Pictures are to be omitted, and every entry below is to be restated exactly.

• [Supplied material]:
- Opening Delimiter -
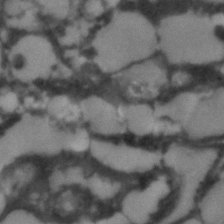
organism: C. elegans
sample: C. elegans embryo
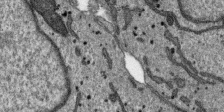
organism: Human
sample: Lung epithelial cells, uninfected (mock) control
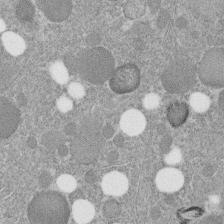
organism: C. elegans
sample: C. elegans embryo early stage
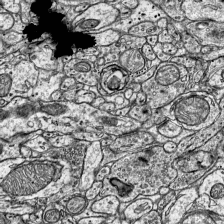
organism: Mouse
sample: Visual Cortex
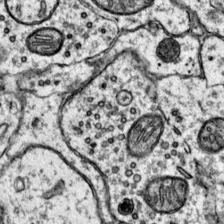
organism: Mouse
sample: Primary visual cortex
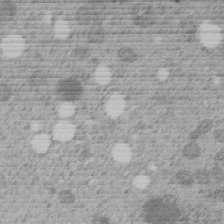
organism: C. elegans
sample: C. elegans embryo early stage
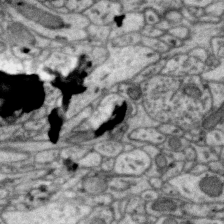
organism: Zebra finch
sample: Brain
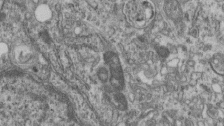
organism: Mouse
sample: Centriole in ependymal cells
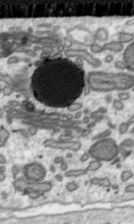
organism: Toxoplasma gondii
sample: Parasites in a vacuole inside a host cell
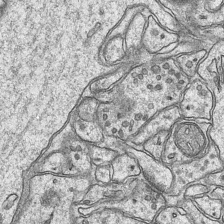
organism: Mouse
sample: CA1 Hippocampus
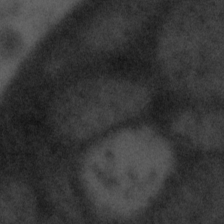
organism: Tuwongella immobilis
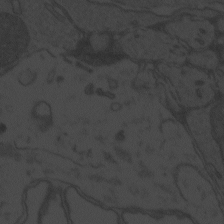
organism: Zebrafish
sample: Macrophage infected with Toxoplasma gondii
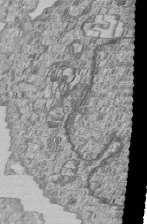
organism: Human
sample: MDA-MB-231 cells
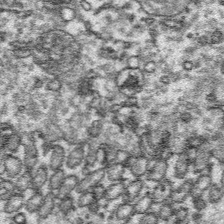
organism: Platynereis dumerilii
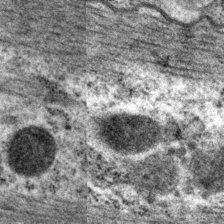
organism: P. pacificus
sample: Pharynx
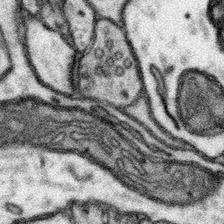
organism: Mouse
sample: Somatosensory cortex neuropil
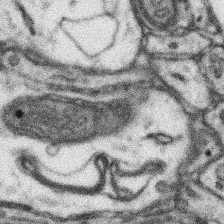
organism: Mouse
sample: Somatosensory cortex neuropil
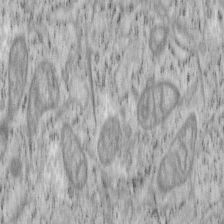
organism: Human
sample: HeLa cells
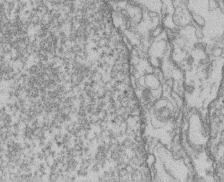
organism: Mouse
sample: T cell stromal cell synapse
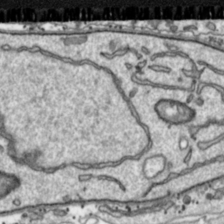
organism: Toxoplasma gondii
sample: Parasites in a vacuole inside a host cell
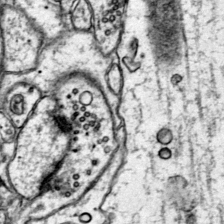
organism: Mouse
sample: Primary visual cortex
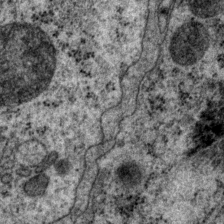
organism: P. pacificus
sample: Pharynx
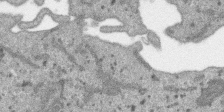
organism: Human
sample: Lung epithelial cells infected with SARS-CoV-2
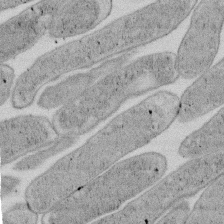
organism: E. coli
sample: Bacterial nucleoid
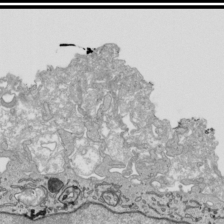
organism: Human
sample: Mitochondria in HCT116 cells
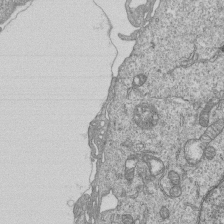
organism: Human
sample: MDA-MB-231 cells
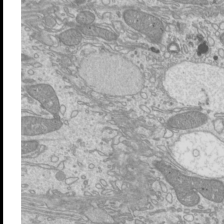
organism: Mouse
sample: Cilia; mouse epididymis
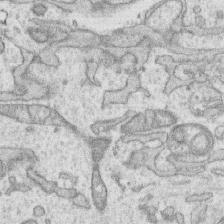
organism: Human
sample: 1205lu cells
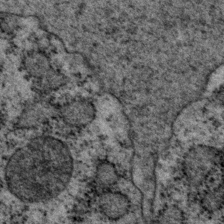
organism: P. pacificus
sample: Pharynx
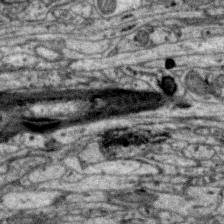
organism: Zebra finch
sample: Brain
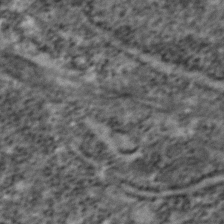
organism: Zebrafish
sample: Zebrafish embryo
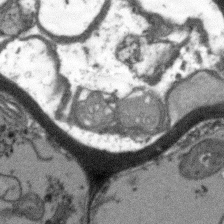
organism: Arabidopsis thaliana
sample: Root tip
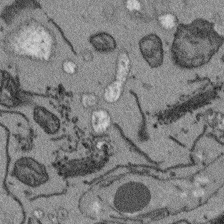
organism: Arabidopsis thaliana
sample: Root tip
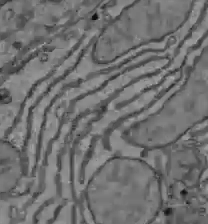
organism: C57BL Mouse
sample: Liver
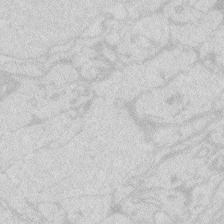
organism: Zebrafish
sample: Macrophage
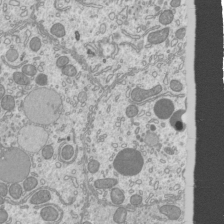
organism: Mouse
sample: Cilia; mouse epididymis
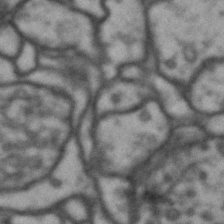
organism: Drosophila
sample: Brain
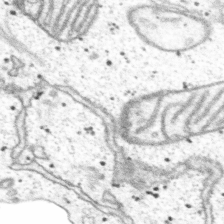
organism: Human
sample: HeLa cells
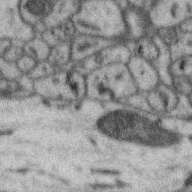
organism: Zebra finch
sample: Brain
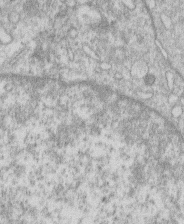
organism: Human
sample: Macrophage cells
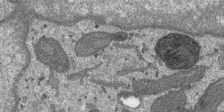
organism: Human
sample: Lung epithelial cells infected with SARS-CoV-2
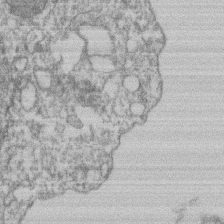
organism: Mouse
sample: T cell stromal cell synapse
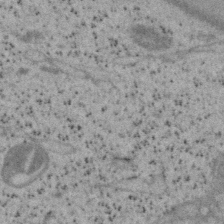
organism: Human
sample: HeLa cells
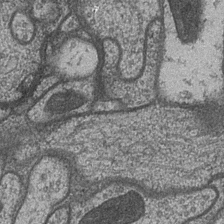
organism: Drosophila
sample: Optic medulla
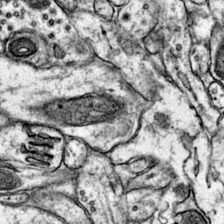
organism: Mouse
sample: Primary visual cortex
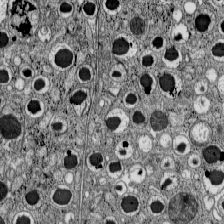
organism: C57BL Mouse
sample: Pancreatic islet
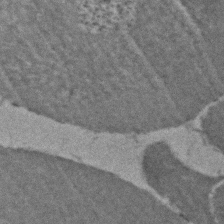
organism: Zebrafish
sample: Zebrafish embryo
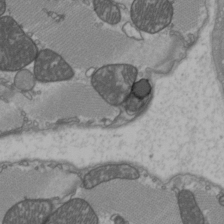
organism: C57BL Mouse
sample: Heart
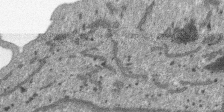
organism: Human
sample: Lung epithelial cells infected with SARS-CoV-2
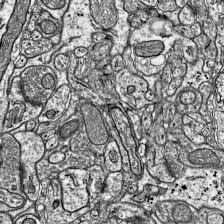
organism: Mouse
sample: Visual Cortex
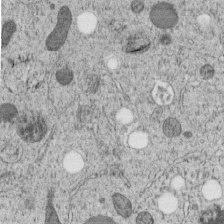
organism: C. elegans
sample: C. elegans embryo early stage
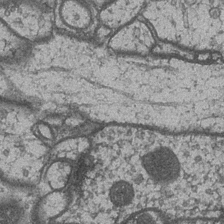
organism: Drosophila
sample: Optic medulla
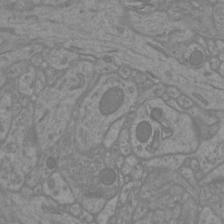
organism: Mouse
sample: Cortical neurons
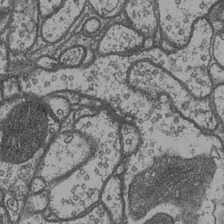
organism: Drosophila
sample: Optic medulla
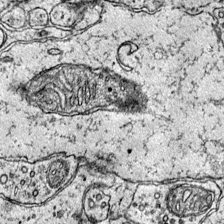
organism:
- Closing Delimiter -
• [Task result]:
organism: C. elegans
sample: C. elegans embryo
organism: Human
sample: Lung epithelial cells, uninfected (mock) control
organism: C. elegans
sample: C. elegans embryo early stage
organism: Mouse
sample: Visual Cortex
organism: Mouse
sample: Primary visual cortex
organism: C. elegans
sample: C. elegans embryo early stage
organism: Zebra finch
sample: Brain
organism: Mouse
sample: Centriole in ependymal cells
organism: Toxoplasma gondii
sample: Parasites in a vacuole inside a host cell
organism: Mouse
sample: CA1 Hippocampus
organism: Tuwongella immobilis
organism: Zebrafish
sample: Macrophage infected with Toxoplasma gondii
organism: Human
sample: MDA-MB-231 cells
organism: Platynereis dumerilii
organism: P. pacificus
sample: Pharynx
organism: Mouse
sample: Somatosensory cortex neuropil
organism: Mouse
sample: Somatosensory cortex neuropil
organism: Human
sample: HeLa cells
organism: Mouse
sample: T cell stromal cell synapse
organism: Toxoplasma gondii
sample: Parasites in a vacuole inside a host cell
organism: Mouse
sample: Primary visual cortex
organism: P. pacificus
sample: Pharynx
organism: Human
sample: Lung epithelial cells infected with SARS-CoV-2
organism: E. coli
sample: Bacterial nucleoid
organism: Human
sample: Mitochondria in HCT116 cells
organism: Human
sample: MDA-MB-231 cells
organism: Mouse
sample: Cilia; mouse epididymis
organism: Human
sample: 1205lu cells
organism: P. pacificus
sample: Pharynx
organism: Zebra finch
sample: Brain
organism: Zebrafish
sample: Zebrafish embryo
organism: Arabidopsis thaliana
sample: Root tip
organism: Arabidopsis thaliana
sample: Root tip
organism: C57BL Mouse
sample: Liver
organism: Zebrafish
sample: Macrophage
organism: Mouse
sample: Cilia; mouse epididymis
organism: Drosophila
sample: Brain
organism: Human
sample: HeLa cells
organism: Zebra finch
sample: Brain
organism: Human
sample: Macrophage cells
organism: Human
sample: Lung epithelial cells infected with SARS-CoV-2
organism: Mouse
sample: T cell stromal cell synapse
organism: Human
sample: HeLa cells
organism: Drosophila
sample: Optic medulla
organism: Mouse
sample: Primary visual cortex
organism: C57BL Mouse
sample: Pancreatic islet
organism: Zebrafish
sample: Zebrafish embryo
organism: C57BL Mouse
sample: Heart
organism: Human
sample: Lung epithelial cells infected with SARS-CoV-2
organism: Mouse
sample: Visual Cortex
organism: C. elegans
sample: C. elegans embryo early stage
organism: Drosophila
sample: Optic medulla
organism: Mouse
sample: Cortical neurons
organism: Drosophila
sample: Optic medulla
organism:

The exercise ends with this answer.